See the diagram below: - The figure is easy to make when you know that in this kind of configuration, the sum of the areas of the two semicircles is always equal to half the area of the circle.

• Let us find $x_K$ , $y_K$ and $r$ . Altough, only $y_K$ is relevant here.

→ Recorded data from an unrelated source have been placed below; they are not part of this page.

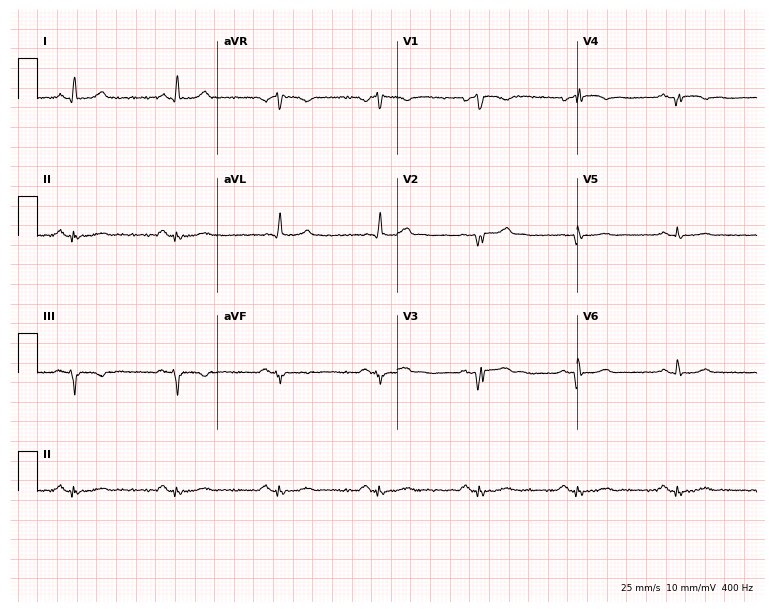
12-lead ECG from a 59-year-old man. No first-degree AV block, right bundle branch block, left bundle branch block, sinus bradycardia, atrial fibrillation or sinus tachycardia recorded for this tracing. Only these six findings were labelled.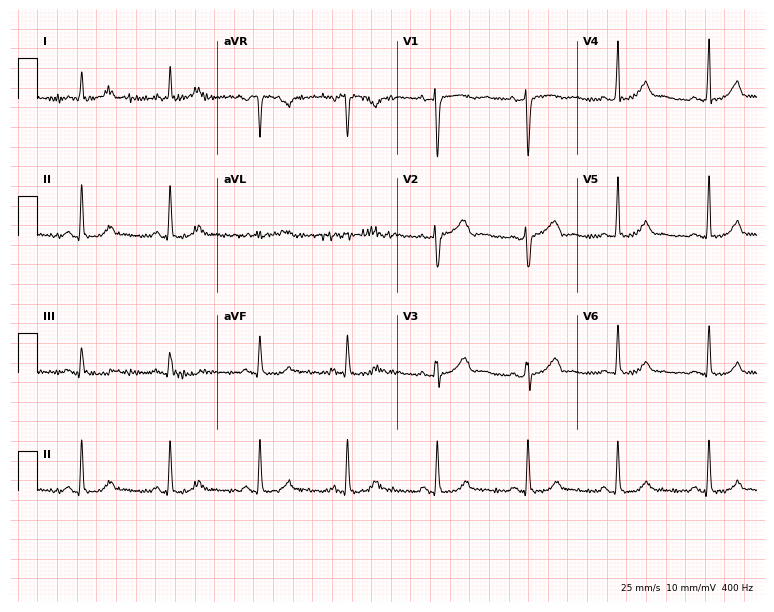
Electrocardiogram, a 40-year-old woman. Overall reading on record: normal ECG.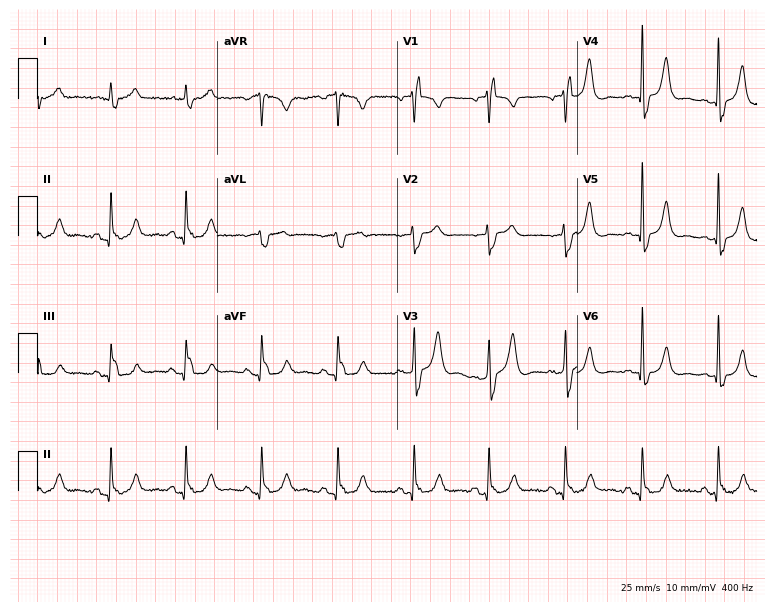
12-lead ECG from an 82-year-old male patient (7.3-second recording at 400 Hz). Shows right bundle branch block.

• We use the pythagorean theorem to write three equations:

• $\begin{cases}\left(a+r\right)^2=\left(x_K+\sqrt{1-a^2}\right)^2+y_K^2\\\left(\sqrt{1-a^2}+r\right)^2=\left(x_K-a\right)^2+y_K^2\\\left(1-r\right)^2=x_K^2+y_K^2\end{cases}$

• $\begin{cases}x_K=\frac{1}{2}\left(-1+a+2a^2-\sqrt{1-a^2}\right)\\y_K=\sqrt{2}a\sqrt{-a^2+1}\\r=\frac{1}{2}\left(1-a-\sqrt{1-a^2}+2a\sqrt{1-a^2}\right)\end{cases}$

• Now we can evaluate the area of the quadrilateral which is equal to: $KE\cdot AH=\sqrt{2}\sqrt{-a^2\left(-1+a^2\right)}\left(a+\sqrt{1-a^2}\right)$

• We can solve $\sqrt{2}\sqrt{-a^2\left(-1+a^2\right)}\left(a+\sqrt{1-a^2}\right)=\dfrac{84\sqrt{2}}{125}$ and we find $a=\frac{3}{5}$ or $a=\frac{4}{5}$ which does not matter for the final result, both values will work.

• If $a=\frac{3}{5}$ , then $\sqrt{1-a^2}=\frac{4}{5})$ and the ratio of the largest to the smallest radius is equal to $\frac{4}{3}$

• Finally $3+4=7$